- Born: 1895 Kolomea, Austria-Hungary (now - Kolomyia, Ukraine)
- Died: 25 October 1942 (aged 47) Kolomea, Third Reich
- Citizenship: Austria-Hungary Second Polish Republic
- Occupations: Co-founder of curtain factory, philanthropist, head of Judenrat
- Years active: 1924-1939 (as entrepreneur) 1942 (as a chairman of Judenrat)
- Spouse: Bianca Horowitz (1900-1941)
- Parent: Leibish Horowitz (father)

= Mordekhai Horowitz =

Polish businessperson and philanthropist

Markus Horowitz, known as Mordekhai Horowitz (1895 – 25 October 1942) was the Polish-Jewish entrepreneur, co-founder of the curtain factory in Kolomyia and philanthropist. He is widely known as a chairman of Judenrat in 1942 during the German occupation of Kolomyia.

==Life before the WW2==
Markus (Mordekhai) Horowitz was born in 1895 to Leibish Horowitz, a descendant of the illustrious Horowitz family of Stanislau. He was a grandson of the respected rabbi Meshulam Horowitz of Stanislau (now Ivano-Frankivsk). His mother died in March 1927.

In the interwar period, he became a co-owner of his sister Maria Horowitz's curtain factory together with his brother-in-law Józef Horowitz. As of April 1934, he was a member of the board of the Municipal Communal Savings Bank, and the Property Owners' Association. In June 1936, he became a member of the civic committee for the construction of a building for educational institutions of the Jewish Society of Primary and Secondary Schools. Also, according to the memoirs of Jewish inhabitants of Kolomyia, representatives of the Jewish community wanted to elect him head of the community and for city council, but Markus Horowitz refused.

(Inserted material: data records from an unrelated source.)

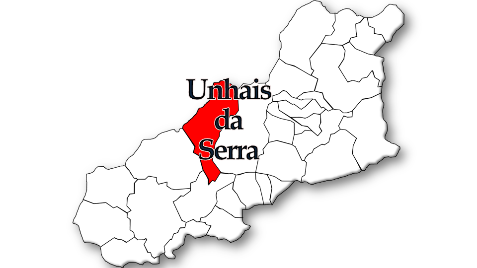 População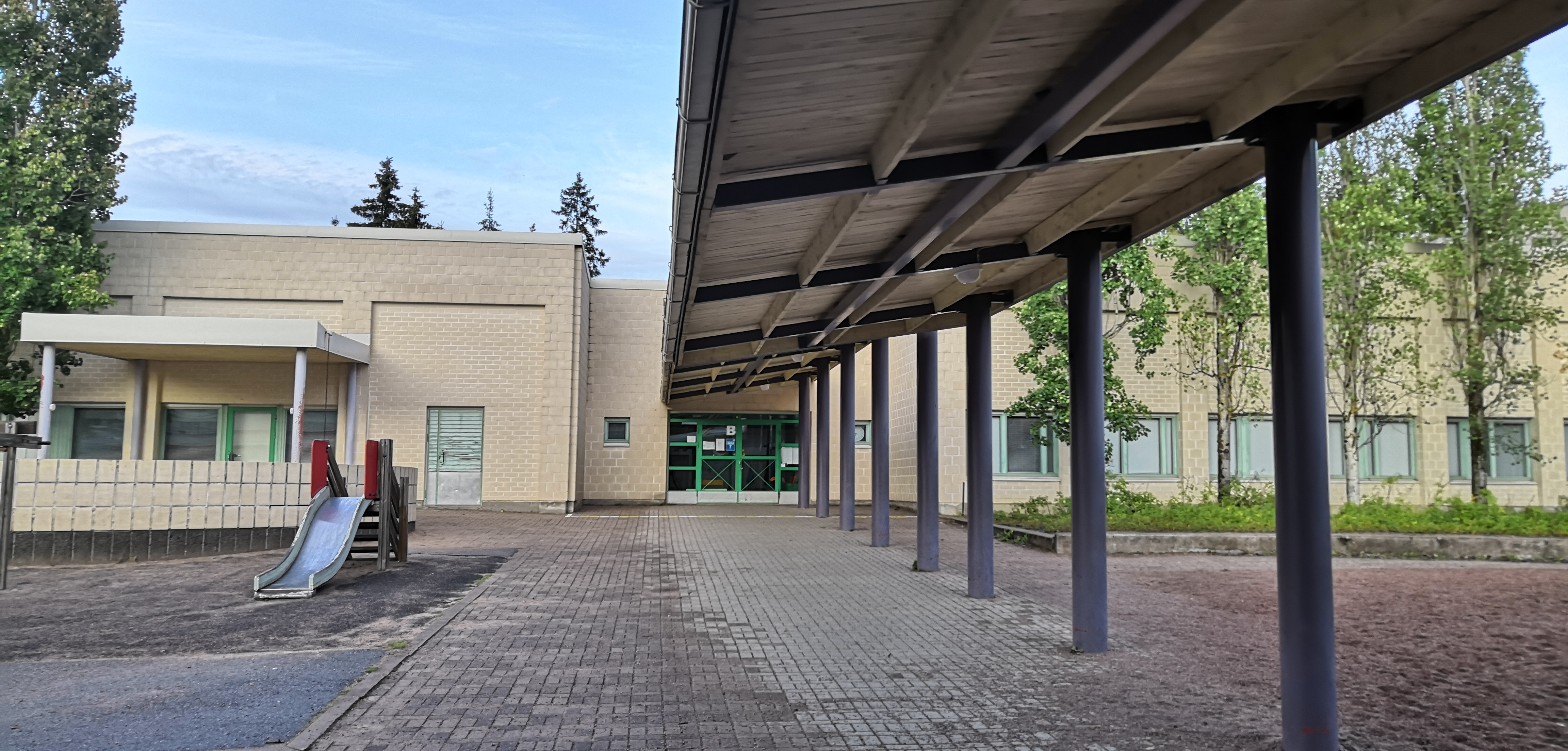 Vahtero koulun B-sisäänkäynti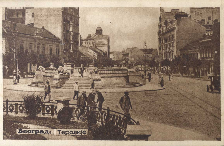 Terazije in Beograd, 1925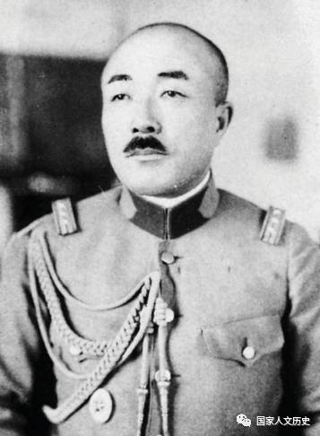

Along with his public and political activities, Marcus Horowitz was also involved in charity: at the end of February 1927, Horowitz allocated 15 zlotys to the Jewish People's Fund on the occasion of the 25th anniversary of its activity. He also donated to the Jewish National Kitchen during 1920s and 1930s. In April 1929, he donated 25 zlotys to the disposition fund of the Ministry of War Affairs. In March 1930, he joined in collecting funds (20 zlotys) to support "small traders struggling with difficulties".

==Life during the WW2==
After that Kolomyia was occupied by Nazi troops in 1941, Marcus headed the Judenrat in early 1942. Before that, as the State Archive of Ivano-Frankivsk Region claims, Klaus Volkmann summoned former members of the Jewish community board Mordekhai Horowitz and Yakov Shulman. They were ordered to head the Judenrat, which consisted of 6 people. By September 1, 1941, they were required to compile lists of all Jews living in the city and to pay a contribution of 2 million rubles to the city's German bank. A commission of 5 people was created, whose members went from house to house, collecting money and gold items.

At the Horowitz's curtain factory, the Nazis collected and sorted the furs and jewelry confiscated from the Jews by Judenrat, which were then sent to Lemberg.

Markus Horowitz, the chairman of the Jewish Council, moved into the Judenrat building, gave all his money to the Judenrat, and ate only in the soup kitchens. According to Chedva Kaufmann, when the latter, together with Lily Kreis, was rescuing Jewish children from the Nazis, she turned to the head of the Judenrat and reported the plight of the children - he gave them a place to house the children, over twenty of them, and supplied food and medical attention. This is how Chedva became the director of the orphanage with her assistant, Lily Kreis.

Markus Horowitz was died on October 25, 1942 with his sister Maria, committing suicide in Judenrat's main office. They were buried in Jewish cemetery in Kolomyia.

==Personal life==
In October 1927, he married Bianca Horowitz of the Bleicher family. Marek Lachs, Mojszesz Schneeberg, Meshulim Frenkl, and other Jewish families expressed their congratulations in the local press. His wife was born in 1900 in Kolomyia and died during the Holocaust in her hometown in 1941. According to the recollections of Jewish people of Kolomyia, on September 12, 1941, when the Gestapo detained two thousand Jews in Kolomyia, among whom was Horowitz's wife, friends advised him to contact the Gestapo with a request for her release, but Marcus refused. As a result, his wife died at the hands of the Nazis.